(09-27-2023 02:30 PM)jrj84105 Wrote: People seem really reticent to acknowledge the two biggest structural changes in realignment and the future implications.
1) Deregulation of scheduling/divisions. People are still posting hypothetical conferences with divisions even after deregulation went through and conferences went divisionless. People are also slow to pick up that the B1G could NOT have picked up USCLA without this deregulation. Would USCLA have wanted to play in a western division rarely seeing OSU/UM? Would the networks have shelled out money to have USCLA play Minnesota and Illinois? The whole proposition was a no-go prior to deregulation of scheduling.
2) The return of unequal revenue distribution. People seem not to have registered the significance of schools like UW, UO, Cal, and Stanford accepting long-term reduced disbursements paired with most conferences acquiescing to some degree of merit-based unequal distribution.
The combination of these two factors has massive implications. Belonging to a conference no longer implies that 1) any two schools in the conference have to schedule one another. 2) any two schools in a conference have to be on the same revenue structure.
We went from having conferences with round robin play, to conferences with fixed divisions, to conferences with protected rivals to conferences that collectively negotiate tiered TV deals and arrange for loose scheduling agreements.
Ultimately the B1G and SEC are going to look less like the NFC and AFC and more like Uber and Lyft. Everybody else is looking for their NCAA taxi medallion.
The B1G could have 40 schools with Black, XL, and Basic tiers. UCLA could be contracted for XL tier revenue and scheduling 3 games each vs Black-west, XL-west, Basic-West, and XL-east. Amazon could be contracting for Black tier with the networks splitting XL and basic.
I don’t think that KW thinks that college football in 2036 even remotely resembles the conference-based structure of 2010 which is where most of us still seem to have our heads planted. People keep engaging in comparisons of the relative merits of the B12 and ACC when it’s the entirely plausible that neither exists beyond their current media contract.
I think the B1G and SEC are both much better positioned to leverage the networks for money than the standalone B12 and ACC are. As long as the B1G can pay the schools less and use the new schools to improve overall scheduling (put Arizona against Purdue and Georgia Tech against Rutgers to free up more Miami vs OSU matchups) they can make money by adding schools that fit the overall brand.
Bottom line is we are seeing the very beginning of conference consolidation, but IMO, it’s just going to ramp up with the result being that we have far fewer conferences with far greater variability within conferences with respect to revenue and scheduling arrangements.
To summarize this, the conferences are becoming even more of a reflection of the media companies. The companies are controlling conferences more and more, and whether that is good for the game pales in comparison to the almighty dollar.

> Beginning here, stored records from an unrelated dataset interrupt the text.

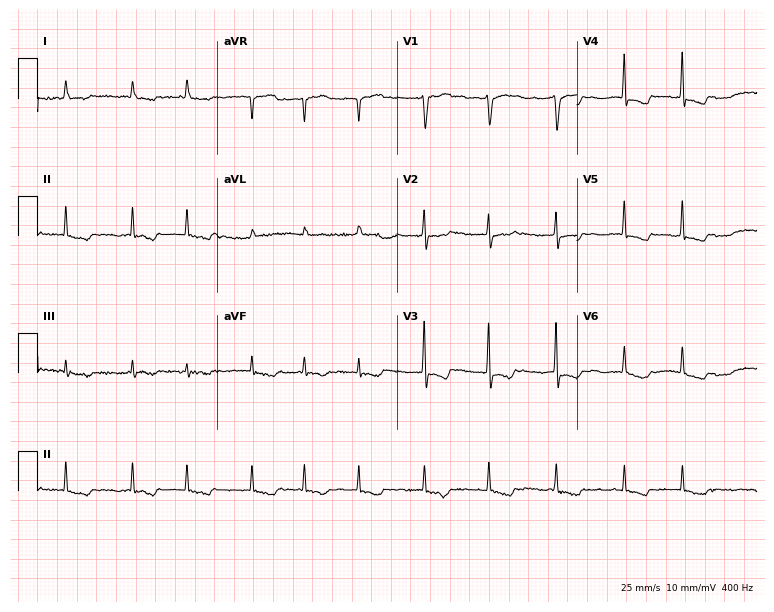
12-lead ECG from a 73-year-old male patient. Findings include atrial fibrillation.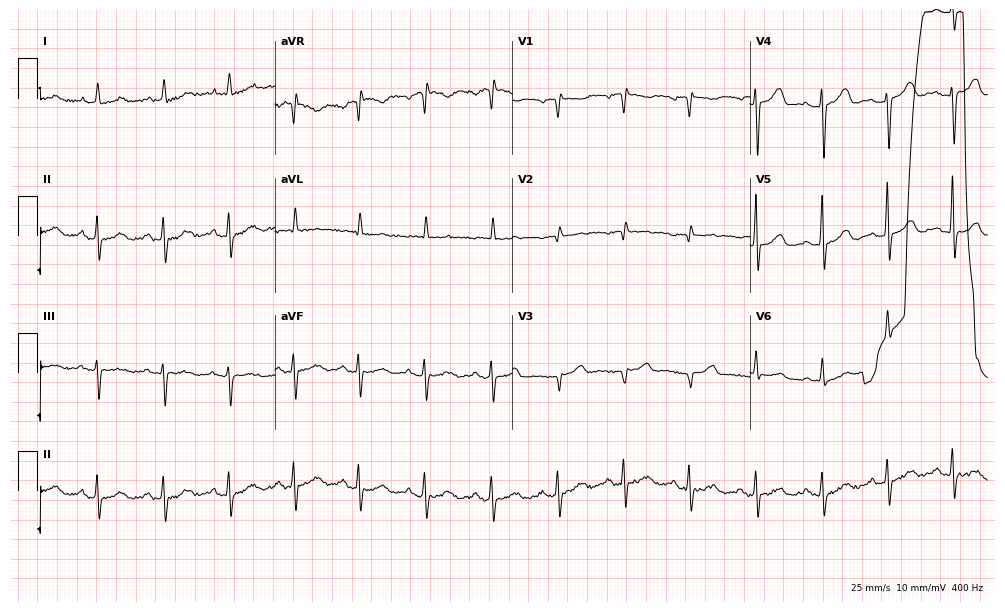
ECG (9.7-second recording at 400 Hz) — an 82-year-old female patient. Labelled as a normal ECG.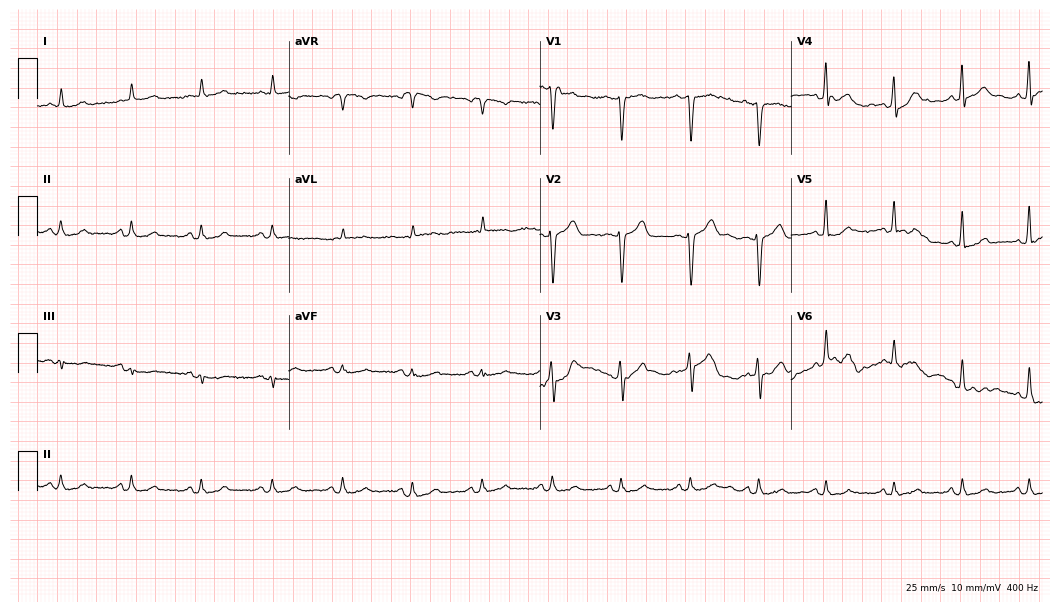
Resting 12-lead electrocardiogram. Patient: a 69-year-old male. Read as a normal ECG.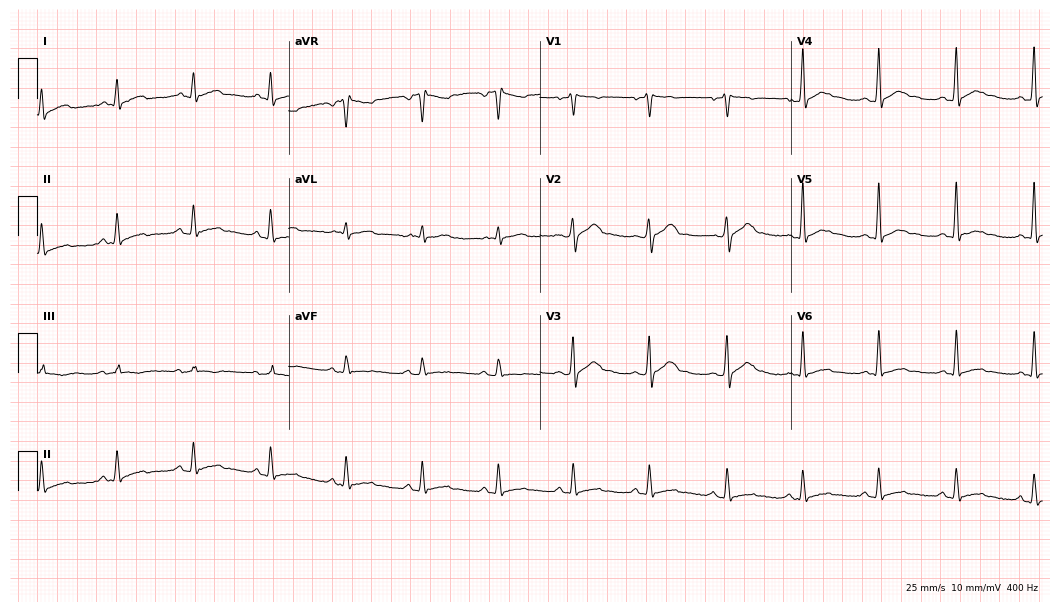
Standard 12-lead ECG recorded from a male, 43 years old. Read as a normal ECG.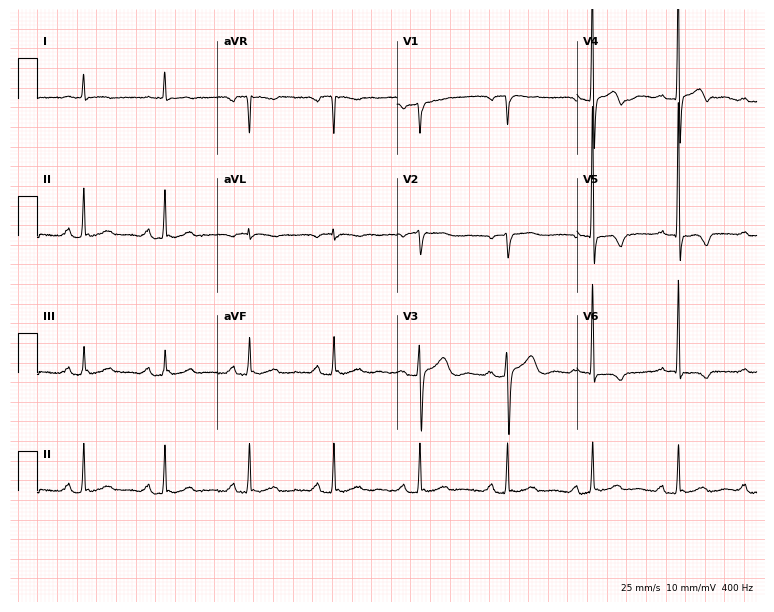
12-lead ECG from an 84-year-old female patient (7.3-second recording at 400 Hz). Shows first-degree AV block.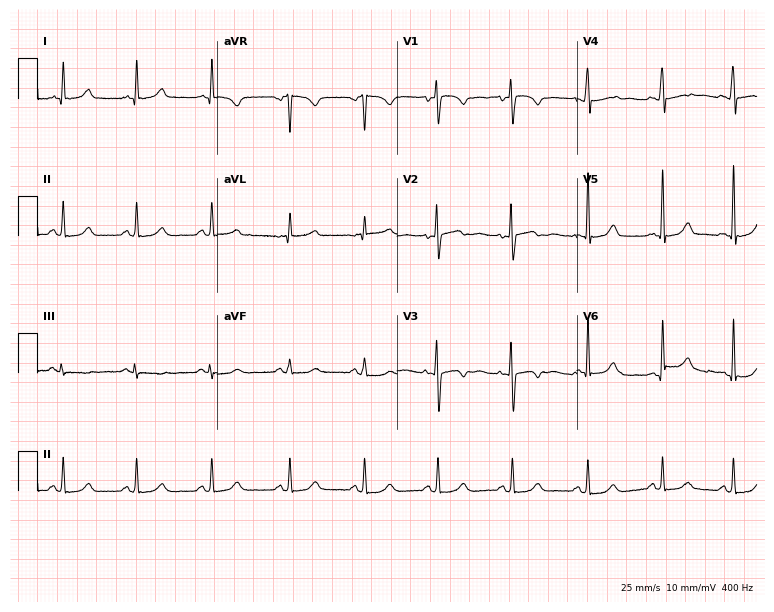
Electrocardiogram, a 49-year-old female patient. Overall reading on record: normal ECG.

The very beginning of conference consolidation started in the 80's* when Penn State negotiated to join the Big Ten from the A10. Then the SEC raided the SWC and Metro, followed by the SWC and Big 8 consolidating. This isn't a new concept. What's troubling is football
still hasn't split off from the rest of athletics and you have dinosaurs like the Big Ten set against this idea even though it is creating absurd travel costs for Olympic sports.
Consolidation the Power Structure:
80's
Eastern Ind. (PSU, Pitt, SU, WVU, etc.)
ACC
Big Ten
Notre Dame
Southern Ind. (Miami, FSU, SC, Tulane, etc.)
SEC
SWC
Big 8
Pac 10
Notre Dame has always been "power" and the WAC was "power" until they lost Arizona and Arizona St., then they became sort of like the MWC was during the BCS era.
Current
ACC
Big Ten
Notre Dame
SEC
Big XII
Nobody outside of these groups has a program capable of winning a national title. We went from 9/10 down to 5 entities. That is consolidation. IMO, we are in the middle of it and it will get down to ONE entity. Anything else is silly and not consolidation. The people rooting for it—and there are many here—are going to find their team in a new age FCS. Congratulations.
* This point could be argued earlier in basketball related moves such as the Metro, A10 (Eastern 8), and Big East. Even earlier it was driven by regional (SEC) and athletic competition (ACC/Big 8) reasons.